Entretanto, en la casa de Juan de Vivero Isabel se preparaba para dar a luz.

Se sentía realmente bienaventurada, vuelta hacia adentro en

un puro contacto con su felicidad. Estaba leyendo historia, convencida de la necesidad de sacar provecho de la experiencia de otros. También estudiaba los asuntos de estado y, como era habitual en ella, dedicaba mucho tiempo a la oración y a conversaciones con su confesor. Su vida se dividía entre el estudio, que la infanta consideraba necesario para quien como gobernante, podía verse enfrentada con una difícil tarea, y sus deberes domésticos de esposa y madre, ya que Isabel estaba decidida a no fracasar en ninguno de los dos papeles.

Le encantaba sentarse con Fernando a hablar de las reformas que se proponía introducir en Castilla. Cuando le llegaban historias del terrible estado de cosas existente, tanto en los distritos campesinos como en las ciudades, Isabel se ponía a planear la forma de llegar a una situación más justa. Quería imponer en Castilla un nuevo orden, y sabía que lo conseguiría, con ayuda de Fernando.

Esas conversaciones íntimas eran tanto más deleitables cuanto que sólo ellos dos las compartían. Antes, todas las discusiones políticas se realizaban bajo el auspicio del arzobispo de Toledo, a quien Isabel se había vuelto porque confiaba en su lealtad y su prudencia.

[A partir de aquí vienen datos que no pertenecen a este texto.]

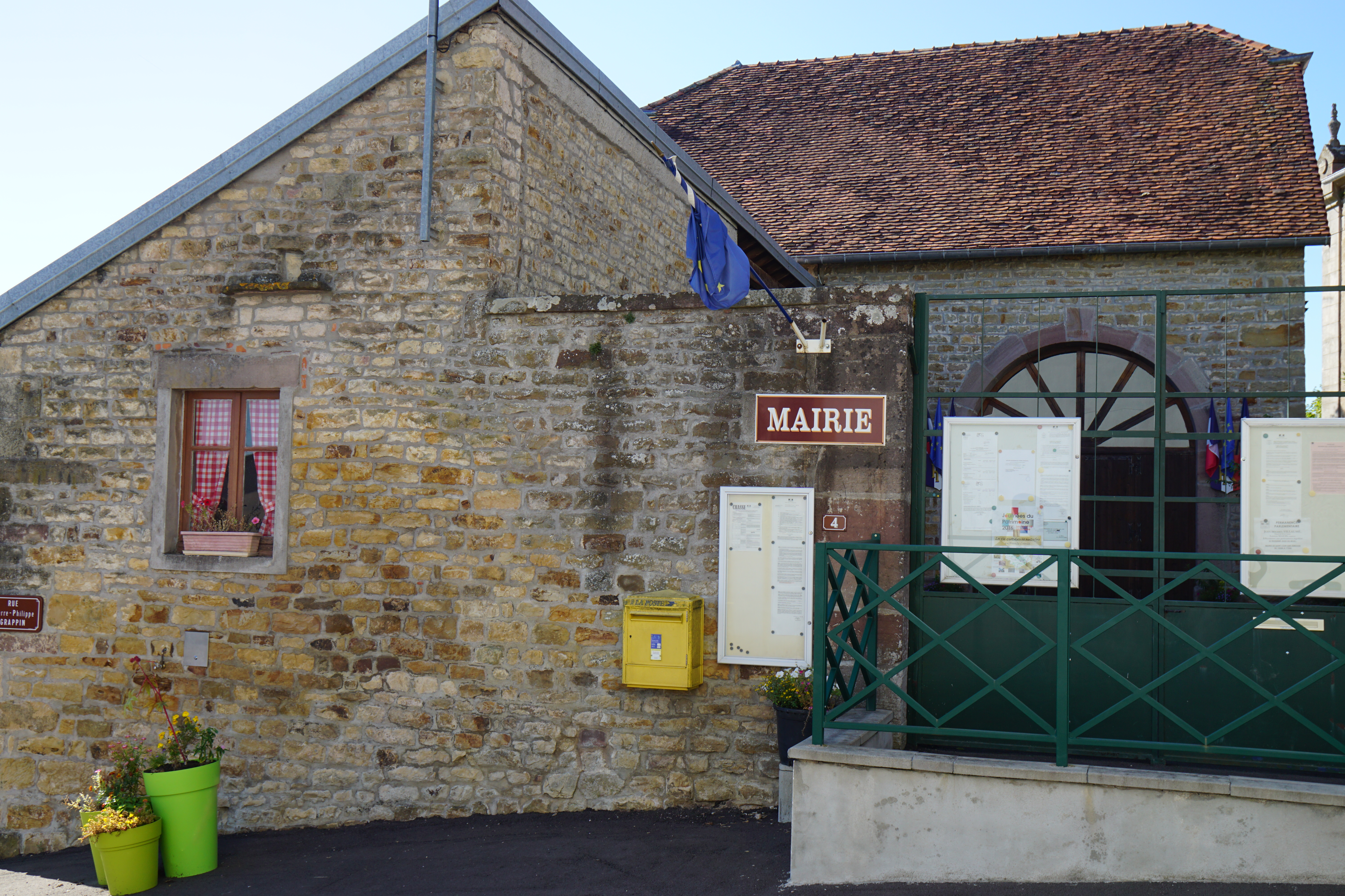 La mairie de Ainvelle en Haute-Saône.

Pero, con la llegada de Fernando, prefería analizar los problemas con él.

¿Qué podía haber de más placentero que una conversación seria que fuese, al mismo tiempo, un téte-á-tete entre amantes?

Para el arzobispo la situación estaba lejos de ser placentera.

En cierta ocasión en que Fernando se dirigía a las habitaciones de Isabel se encontró con el arzobispo, que se encaminaba al mismo destino.

-Voy a ver a la princesa -anunció Fernando, dando a entender que el arzobispo tendría que esperar.

Alfonso Carrillo, que había sido siempre hombre de genio rápido, recordó al príncipe quién era el principal asesor de Isabel.

-No dudo de que ella misma os dirá que, a no ser por mí, jamás habría sido proclamada heredera del trono.

Fernando era joven y de genio no menos rápido.

-Mi mujer y yo no queremos que nos molesten -replicó-. Ya os haremos llamar cuando os necesitemos.

Los ojos del arzobispo se abrieron, horrorizados.

-Creo, Alteza, que olvidáis con quién estáis hablando -señaló.

-¿Que yo lo olvido?

-Os pediría que lo consultarais con la princesa Isabel. Ella os dirá qué es lo que debe a mi lealtad y a mi consejo.

-Pues ya descubriréis vos que a mí no es fácil ponerme andadores, como ha sido el caso con algunos soberanos de Castilla -le espetó Fernando.

El arzobispo inclinó la cabeza para ocultar la furia que lo quemaba por dentro, procurando evitar un estallido que podría haber sido desastroso.

«Antes de intentar escaparte de los andadores, gallito -masculló para sus adentros-, asegúrate de que llegues a ser soberano de Castilla.»

Colérico, Fernando entró en el dormitorio de Isabel, que estaba tendida en la cama, rodeada por sus doncellas.

-Acabo de encontrarme con ese insolente -relató, furioso-. Parecería que él fuera el rey de Castilla. Tendrá que aprender a ser un poco más humilde, si quiere conservar su cargo.

-Fernando... -lo detuvo Isabel, con una mirada ansiosa, y tendió la mano hacia él-. Creo que sería prudente actuar con cautela. Es mucho mayor que nosotros. Es hombre prudente y me ha sido leal.